Oleh  I Wayan Sapta Wigunadika Dosen Sekolah Tinggi Agama Hindu Negeri Mpu Kuturan Singaraja I. PENDAHULUAN  Indonesia adalah bangsa yang dihuni oleh masyarakat dengan latar belakang agama, etnis,  dan  kelompok­kelompok  sosial  yang beragam.  Kemajemukan merupakan  realitas yang tak terbantahkan di bumi Nusantara ini. Satu  sisi,  kemajemukan  ini  menjadi  modal sosial pembangunan bangsa, dan di  sisi  lain menjadi potensi laten konflik sosial. Manusia adalah makhluk  indiviudu sekaligus sebagai makhluk  sosial.  Sebagai  makhluk  sosial tentunya  manusia  dituntut  untuk  mampu berinteraksi dengan individu lain dalam rangka

memenuhi  kebutuhannya.  Dalam  menjalani kehidupan sosial dalam masyarakat, seorang individu akan dihadapkan dengan kelompok­ kelompok yang berbeda warna dengannya salah satunya adalah  perbedaan agama.  menjalani kehidupan sosialnya tidak bisa dipungkiri akan ada gesekan­gesekan yang akan dapat terjadi antar  kelompok  masyarakat,  baik  yang berkaitan dengan ras maupun agama. Dalam rangka menjaga keutuhan dan persatuan dalam masyarakat  maka  diperlukan  sikap  saling menghormati dan saling menghargai, sehingga

(2)

gesekan­gesekan  yang  dapat  menimbulkan pertikaian dapat  dihindari. Masyarakat  juga dituntut  untuk  saling  menjaga  hak  dan kewajiban  diantara  mereka  antara yang satu dengan yang lainnya.

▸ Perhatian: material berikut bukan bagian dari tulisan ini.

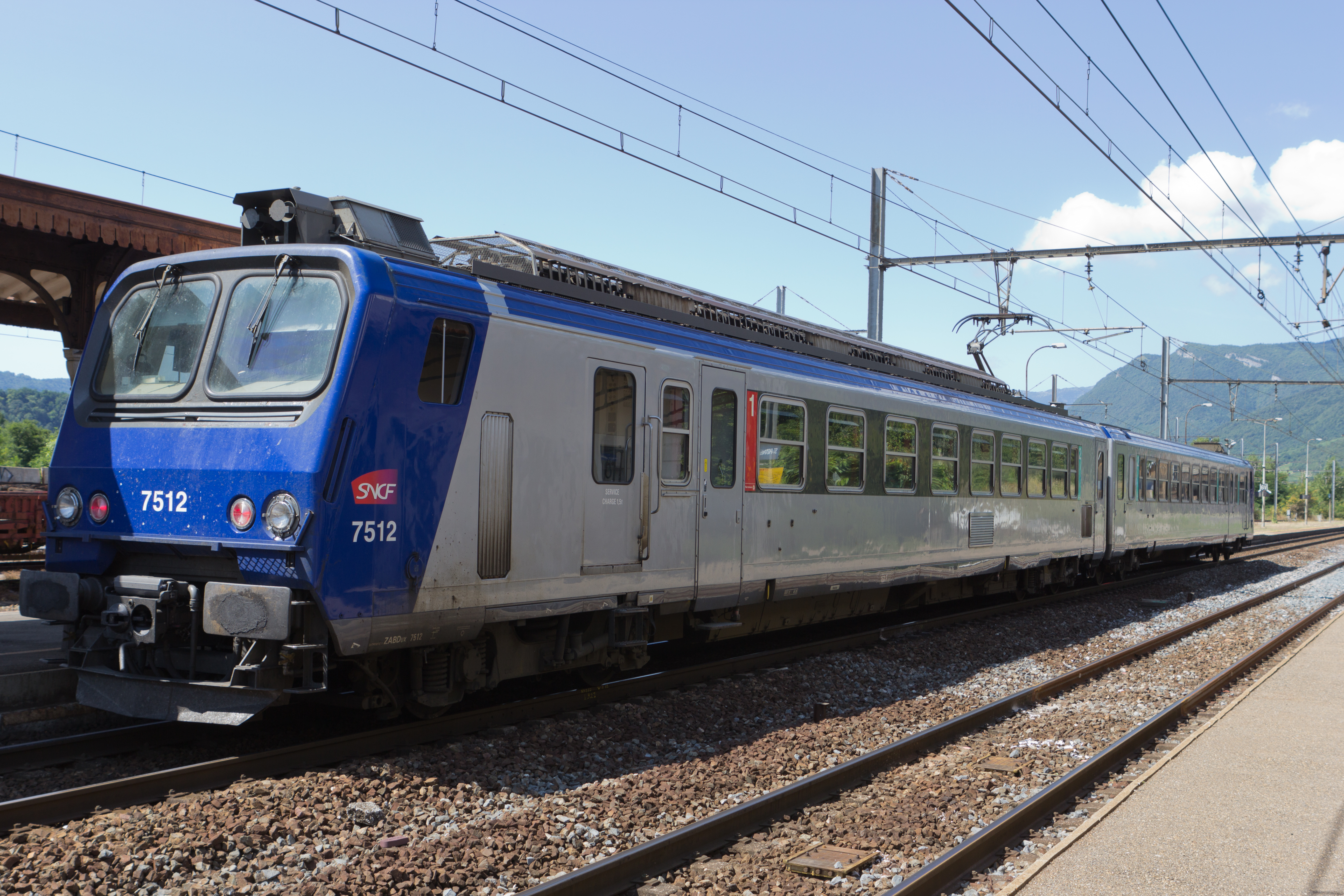 Gare de Saint-Pierre-d'Albigny, commune de Saint-Pierre-d'Albigny, département de la Savoie, France

Pembukaaan UUD 1945 pasal 29 ayat 2  disebutkan  bahwa  “Negara  menjamin kemerdekaan  tiap-tiap  penduduk  untuk memeluk agamanya masing-masing dan untuk beribadat  menurut  agamanya  dan kepercayaannya itu.” Olehnya itu kita sebagai warga Negara  sudah sepatutnya menjunjung tinggi  sikap  saling  toleransi  antar  umat beragama dan saling menghormati antar hak dan kewajiban  yang ada  diantara kita  demi keutuhan Negara.

 Dalam konteks Agama Hindu, paham toleransi  tercermin  oleh  pustaka  suci Bhagavadgita sebagai berikut.

“ Ye yatha mam pradyante, tams tathai’ vaa bhajamy  aham  mama  vartma’  nuvartate, manusyah partha sarvasah.” (B.GIV.11) Terjemahannya; Jalan manapun ditempuh manusia ke arah­Ku semuanya Ku terima Dari mana­ mana semua mereka menuju jalan­ Ku oh Partha. “Yo-yo yam yam tanum bhaktah  sraddhaya rcitum icchati,

tasya-tasya  calam  sraddham,  tam  eva vidadhamy aham.” (B.G.VII.21)

Terjemahannnya.

Apapun  bentuk    kepercayaan  yang  ingin dipeluk oleh penganut agama, dengan bentuk apapun keyakinan yang tak berubah­ubah itu sesungguhnya Aku sendiri yang mengajarnya. Kutipan tersebut menyiratkan bahwa keyakinan untuk memeluk agama, menjalankan keyakinan merupakan hak bagi setiap orang. Agama  hindu  merupakan    agama  yang mengayomi budaya lokal dimana segala jenis kegiatan  keagamaan  disesuaikan  dengan keadaan daerah setempat.  Seperti misalnya di Bali, Sebuah kearifan lokal yang bernama Desa, Kala,  Patra yang  bermakna Tempat, Waktu

(lampau,Kini dan Nanti), serta teks otoritas atau kitab suci(  bisa juga  disebut keadaan)  yang selayaknya  dijadikan  pedoman  dalam melakukan  sesuatu  hal  agar  dapat  tercapai dengan baik

Faktanya,  konflik  berbasis  agama masih ditemukan di negeri ini. Konflik SARA selalu menjadi tantangan yang sangat berat bagi bangsa Indonesia yang majemuk.  Konflik ini menunjukkan kepalsuan atas sikap kita yang mengaku berbhineka tunggal ika. Ada beberapa faktor kenapa agama menjadi salah satu pemicu konflik  yang efektif. Pertama, pengalaman sejarah konflik antar agama yang menorehkan kecurigaan di antara pemeluk agama. Kedua, klaim  kebenaran  mutlak  agama  yang menganggap agama orang lain salah. Ketiga, klaim  agama  yang  membabi  buta menumbuhkan  sifat  fanatisme  agama. Keempat, fanatisme  dan  klaim  kebenaran mendorong  seseorang  pemeluk  agama menyebarkan  agama  kepada  orang  yang berbeda agama.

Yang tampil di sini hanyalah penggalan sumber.